On today’s episode I speak to Iman Gatti, author of Cracked Open – Never Broken.

Iman is an empowerment trainer, a transformational speaker, an author and Certified Grief Recovery Specialist®. She helps people go from feeling unfulfilled to living life with joy, self-love and confidence.

We cover a lot of ground in this episode, along the lines of key questions such as—

  • How do we make sense of what seems meaningless, and why we must for survival
  • Can I be safely seen?
  • How do we find perspective amidst a traumatic story?

Cracked Open – Never Broken by Iman Gatti

When she was six-years-old, Iman Gatti witnessed a tragedy that began a journey in which her childhood and culture were stripped away from her – only to be replaced by a decade of abuse and neglect at the hands of those appointed to protect her.

Yet in this darkness, Iman held on to the light within her. A light her mother taught her was far too bright to ever be extinguished.

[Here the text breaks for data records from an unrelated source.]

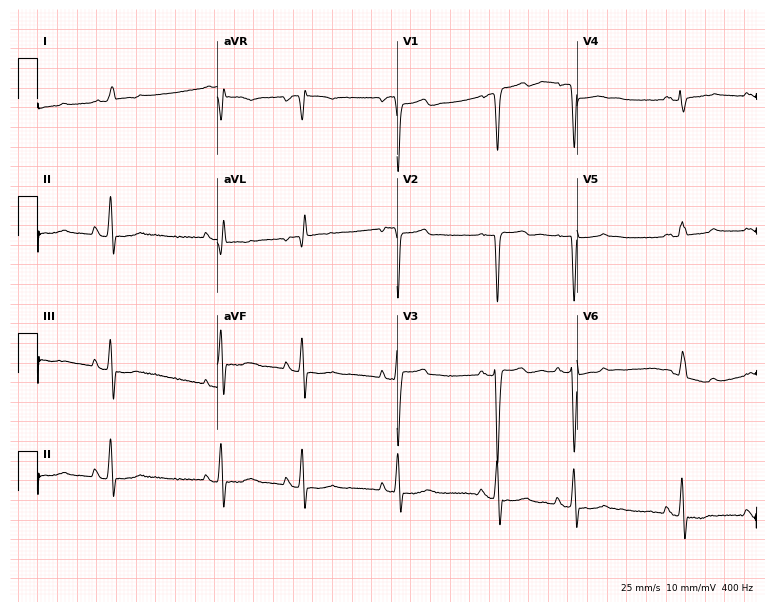
12-lead ECG from a 74-year-old male. No first-degree AV block, right bundle branch block, left bundle branch block, sinus bradycardia, atrial fibrillation or sinus tachycardia recorded for this tracing.
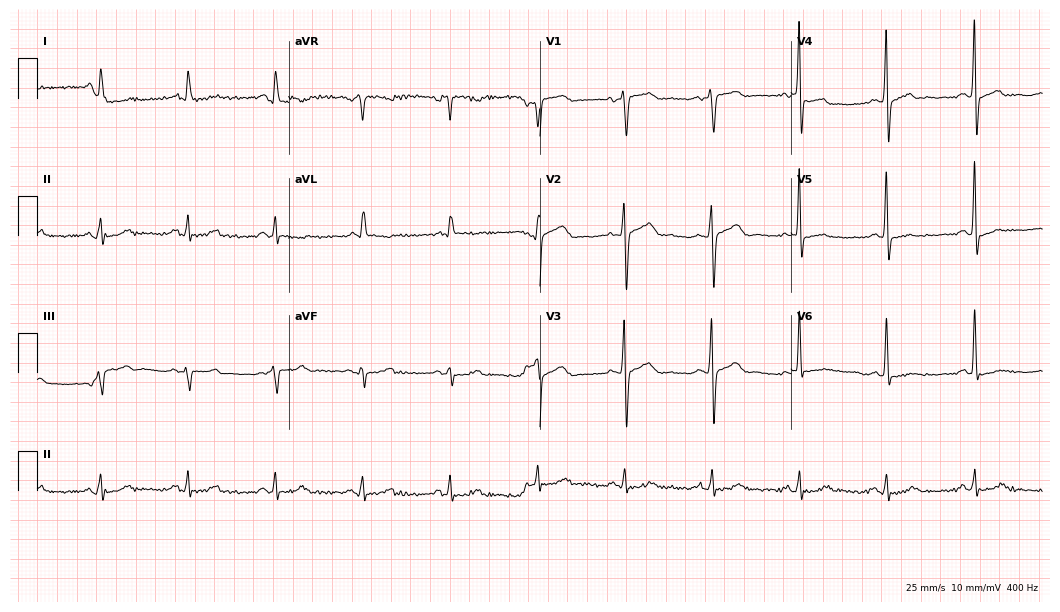
12-lead ECG from an 84-year-old man. No first-degree AV block, right bundle branch block, left bundle branch block, sinus bradycardia, atrial fibrillation or sinus tachycardia recorded for this tracing.
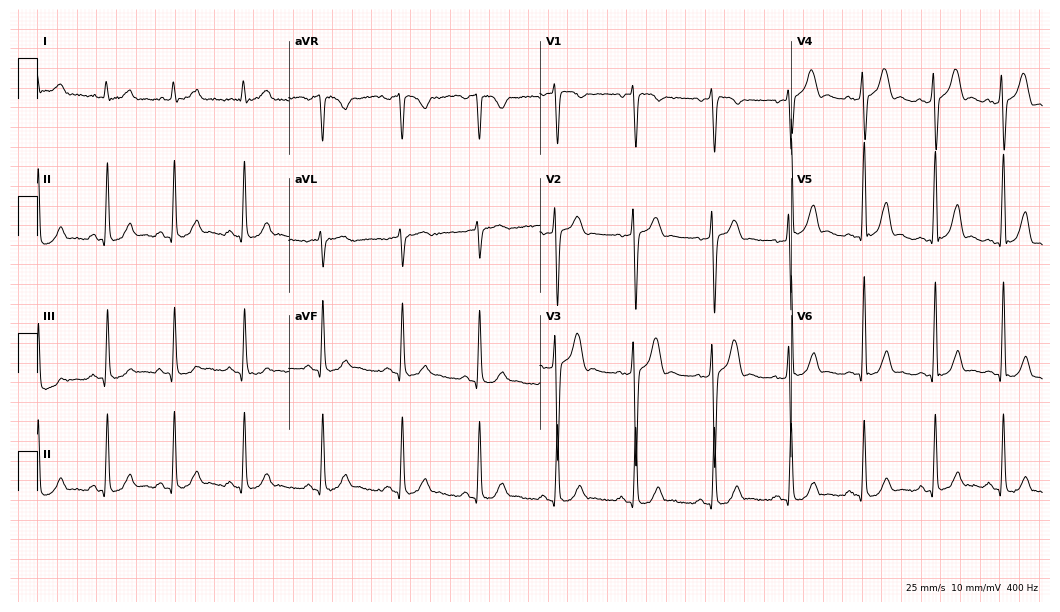
Electrocardiogram, a 25-year-old male. Overall reading on record: normal ECG.
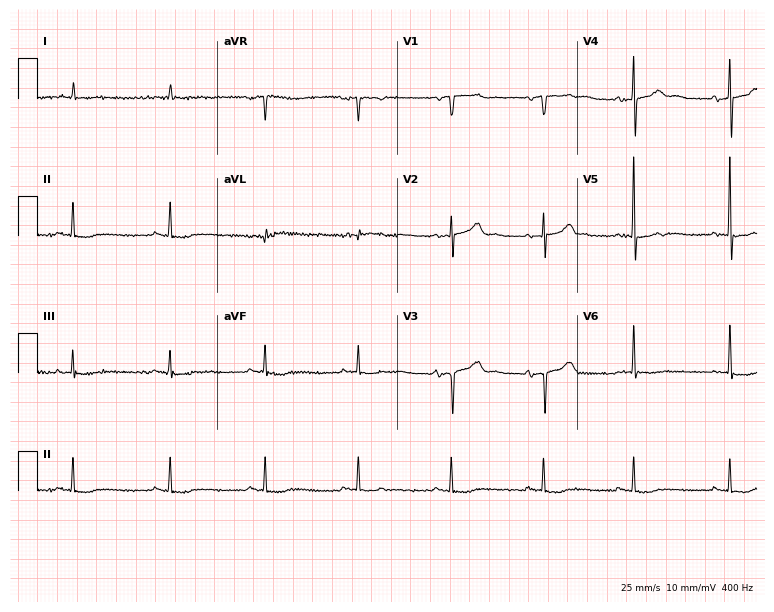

Cracked Open – Never Broken is for anyone who refuses to succumb to the role of the victim, and instead chooses to live with an unbreakable spirit and overflowing compassion. Through sheer determination, strength and resilience, Iman overcomes the unimaginable. She is proof that, when faced with extreme suffering, the power of the human spirit can endure and transcend.

She takes readers on a journey through a childhood of loss, heartbreak and isolation as she clings to the hope of a life that she has always dreamed of.

Iman believes we all possess the power of forgiveness and that we can transform our trauma into triumph.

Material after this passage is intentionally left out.